As The Economist once noted on the topic of central bank digital currency, people might well be “uncomfortable with accounts that give governments detailed information about transactions, particularly if they hasten the decline of good old anonymous cash”. And, indeed, I am. But the corollary, that anonymous digital currency should be allowed because anonymous physical cash is allowed, is plain wrong.

No-one, not the Bank of England nor any other regulator, central bank, financial institution, law enforcement agency, legislator or, for that matter, sane citizen of any democracy, wants anonymous digital currency whether from the central bank or anyone else. The idea of giving criminals and corrupt politicians, child pornographers and conmen a free pass with payments is throughly unappealing. On the other hand, the Bank of England and all responsible legislators should demand privacy.

I think the way forward is obvious, and relies on distinguishing between the currency and the wallets that it is stored in. Some years ago, when head of the IMF, Christine Lagarde spoke about CBDCs, noting that digital currencies “could be issued one-for-one for dollars, or a stable basket of currencies”. Why that speech was reported in some outlets as being somewhat supportive of cryptocurrencies was puzzling, especially since in this speech she specifically said she remained unconvinced about the “trust = technology” (“code is law”) view of cryptocurrencies.

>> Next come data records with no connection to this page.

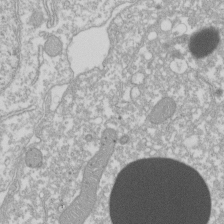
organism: Xenopus
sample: Cilia; centrioles in frog embryo cells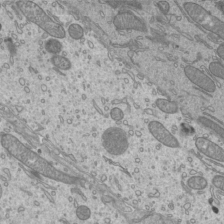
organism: Mouse
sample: Cilia; mouse epididymis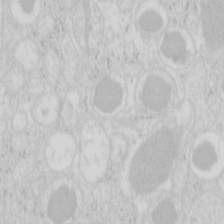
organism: Mouse
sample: Pancreas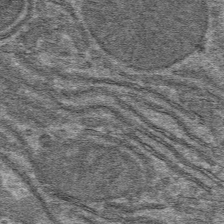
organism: Mouse
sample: Mouse hepatocytes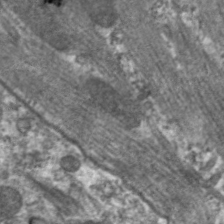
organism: C. elegans
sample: Pharynx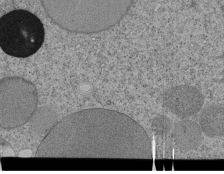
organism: Tetrahymena
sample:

But the key point of that speech about digital fiat that I want to highlight is that she said

Central banks might design digital currency so that users’ identities would be authenticated through customer due diligence procedures and transactions recorded. But identities would not be disclosed to third parties or governments unless required by law.

As a fan of practical pseudonymity as a means to raise the bar on both privacy and security, I am very much in favour of exploring this line of thinking. Technology gives us ways to deliver appropriate levels of privacy into this kind of transactional system and to do it securely and efficiently within a democratic framework. In particular, new cryptographic technology gives us the apparently paradoxical ability to keep private data on a shared or public ledger, which I think will form the basis on new financial institutions (the “glass bank” that I am fond of using as the key image) that work in new kinds of markets.

So, if I send ten digital dollars from my digital wallet to your digital wallet, that’s no-one business but ours. If, however, law enforcement agencies obtain a warrant to require the wallet providers to disclose the identity of the owners, then that information should be readily available. There is no paradox around privacy in payments, but there is an imperative for practical pseudonymity.

[An edited version of this article first appeared on Forbes, 6th April 2021.]